Court of Fives (Court of Fives #1) - Page 114/116

The noisy spectators, the wide blue sky, the dusty heat penetrating my throat: they spur me on as I balance and swing through rope and beam and bar and trap.

More quickly than I expected I find myself poised on a narrow beam looking down on the tipping bridge, which I have to cross next. Sandstorm still clings there, upside down with his back almost touching the ground and his jacket stained with sweat. From his furious look I realize he hoped the tipping bridge would be the bottleneck and that he could stop all of us from crossing by hanging there.

Except there is another way across the gap for an adversary bold enough to make a leap from the narrow beam to a slightly less narrow platform, high enough up and far enough away that if you miss you will hurt and maybe kill yourself. I calculate how much speed and arc I will need to get across the gap, and then I catch his eye, him all helpless caught up in the wobbling rope ladder. His glare wishes me crashed on the ground all bloody and broken. His fingers are turning white as he clings to the rope bridge.

“Kiss off, Adversary,” I call down. The blood flows high in me. “I’ll show you how a real adversary does it.”

The height of my starting point gives me momentum and opportunity. I throw a somersault into my leap, knees tucked and unfolding as I hit a perfect landing, the kind that doesn’t even jar.

The crowd roars.

The rest of Traps flies past as if I truly have spun a web through it. The approbation of the crowd lifts my feet. I show off, which is always a danger because you’re more likely to miss, but I no longer care. I can’t fall.

When I reach the resting platform I see no sign of Firecat, but I catch a glimpse of Kalliarkos clambering down from Rivers and therefore headed for Pillars. I drop to the dirt and run for Trees, hearing the chime of a gate bell. He’s still ahead of me.

My plain brown mask has slipped a little, and as I pause to adjust it I risk a quick look at the royal balcony. It’s too high and far away for me to see faces clearly, but the king and queen lounge on a grand sofa under umbrellas held by servants. On a lower level of the balcony, at their feet, sits the man who won the victory at Maldine. I would know my father anywhere by the way he holds his back and head confidently upright. The honor shown him today takes my breath away. If only Mother were here to celebrate it with him.

On Garon Palace’s balcony they stand silent, watching.

I chalk my sweating hands again and enter Trees.

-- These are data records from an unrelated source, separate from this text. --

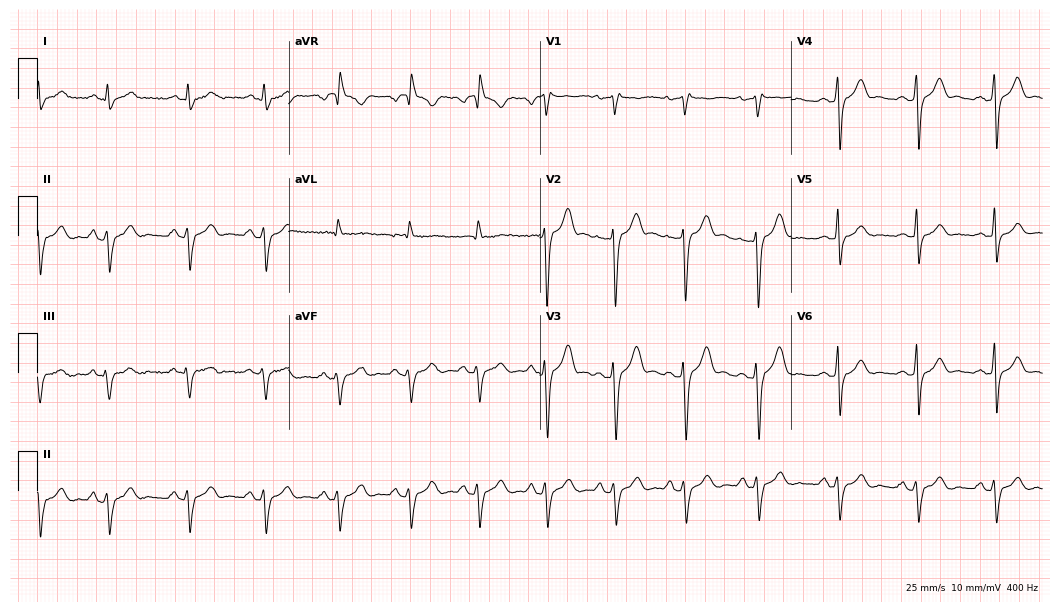
Standard 12-lead ECG recorded from a man, 36 years old. None of these six findings is recorded: first-degree AV block, right bundle branch block (RBBB), left bundle branch block (LBBB), sinus bradycardia, atrial fibrillation (AF), sinus tachycardia. Only these six findings were labelled.
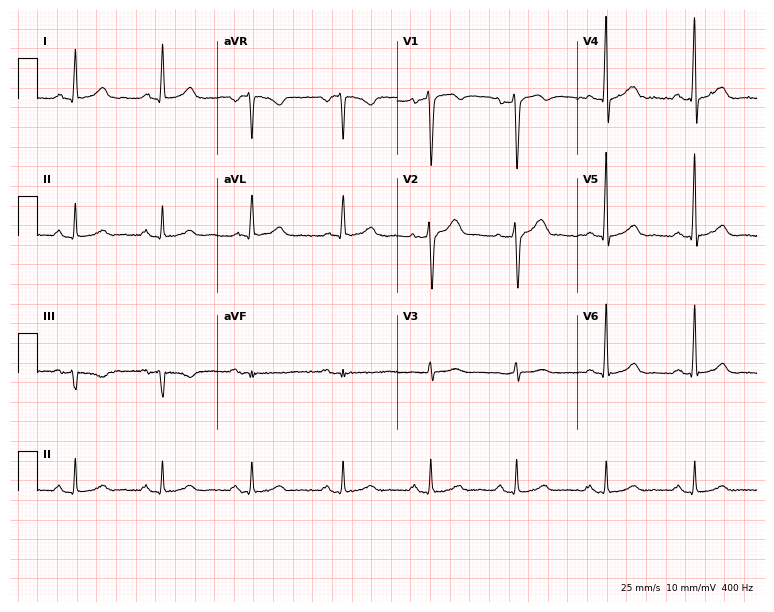
12-lead ECG from a male, 59 years old. Screened for six findings — first-degree AV block, right bundle branch block (RBBB), left bundle branch block (LBBB), sinus bradycardia, atrial fibrillation (AF), sinus tachycardia — none is recorded.
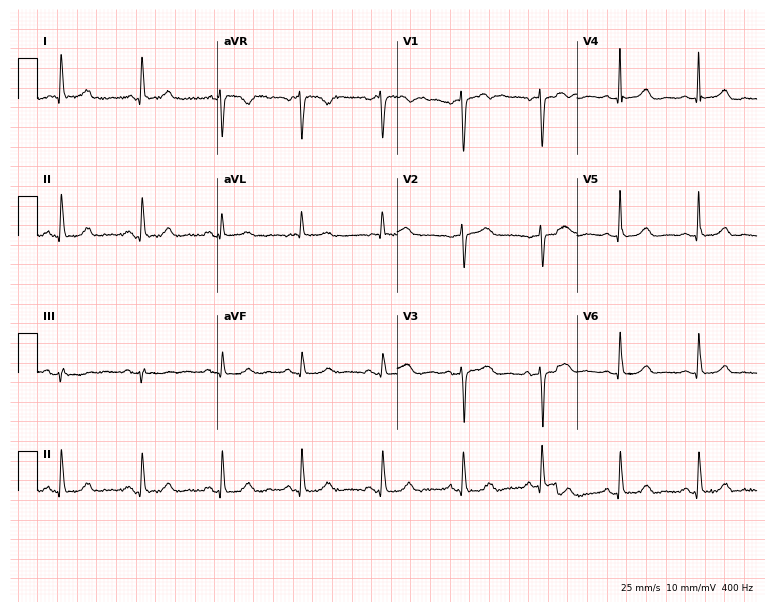
12-lead ECG from a woman, 67 years old (7.3-second recording at 400 Hz). Recorded interpretation: within normal limits.
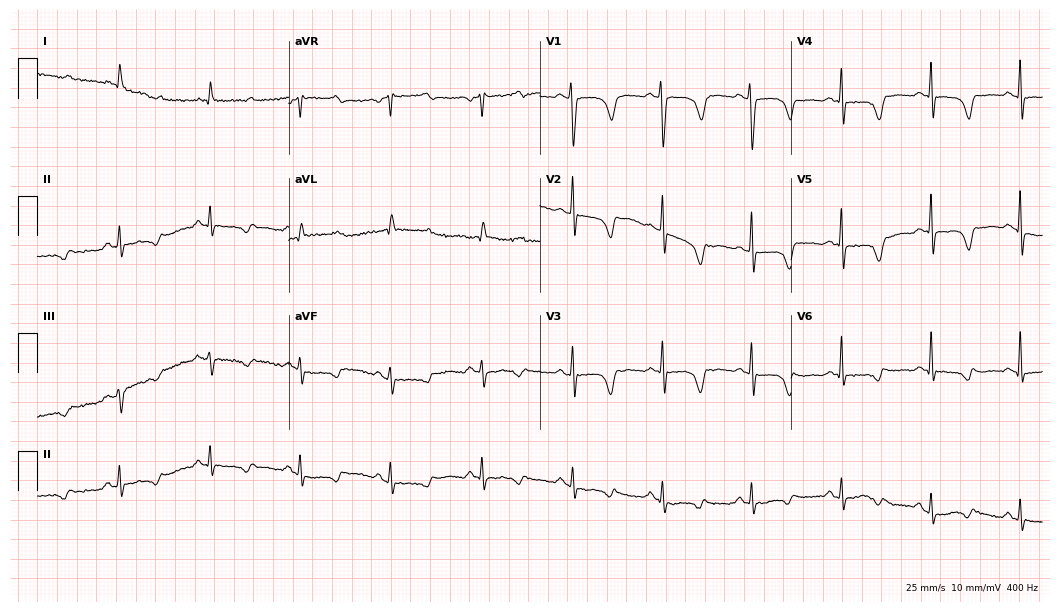
12-lead ECG from a 64-year-old woman. No first-degree AV block, right bundle branch block, left bundle branch block, sinus bradycardia, atrial fibrillation or sinus tachycardia recorded for this tracing.

Immediately I run into Firecat. To enter this configuration of Trees you have to jump up, catch hold of a bar, and swing up into a nest of climbing poles on a second level. Firecat is so short she’s having trouble reaching the bar.

The crowd cheers and whistles as an exciting maneuver happens in Pillars or Traps.

“Salutations, Adversary,” I say politely.

She snarls at me. “Usually they offer a lower climbing entrance that eats up time. There’s no way I can jump that high. It’s like they want someone taller than me to win.”

Because of betting scandals in which one adversary threw a trial to another in exchange for a share of the winnings, King Kliatemnos the Third proclaimed that any act of cooperation or interference among the adversaries will be punishable by expulsion. So I say nothing.

The bar is so high it takes me four tries to catch it for long enough to draw up my knees to my belly and hook them over the bar. After that it is no trouble to get onto the second level and its tangle of climbing. Before I head in, I look down.

“Kiss off, Adversary,” I say with a sympathetic shake of my head.

For all her anger, she gives me a grudging smile and that flick of the finger to the chin.

This configuration of Trees uses a great deal of technically difficult climbing up perpendicular faces with handholds, or hold-less climbing between posts like in the air shaft. Scraping my back against polished wood, feet braced in tension against a post set opposite, I work up several sets of blind shafts. After escaping the tomb it just doesn’t seem that hard.

As I’m climbing up to the resting platform, shaking a cramp out of my left hand, a bell rings from the direction of Traps. Kalliarkos is still ahead of me. But he has to get past Sandstorm, who for all I know is still blocking the bottleneck of the tilting bridge.

Will Kalliarkos dare to leap?

Rivers runs dry. Stepping stones are scattered across a sandy pit instead of a watery channel. The trick is that there are false stones scattered through the true ones that look stable but won’t take weight. Anise taught us to look at all the clues: The way the sand is scuffed around certain stones tells me where others have slipped off. The sand around the stable stones lies unmarked. By taking time to examine the ground before I start, I make it across in one go. And because I want Father to see how good I really am, I add a flip at the very end, from the last stone to the “shore.”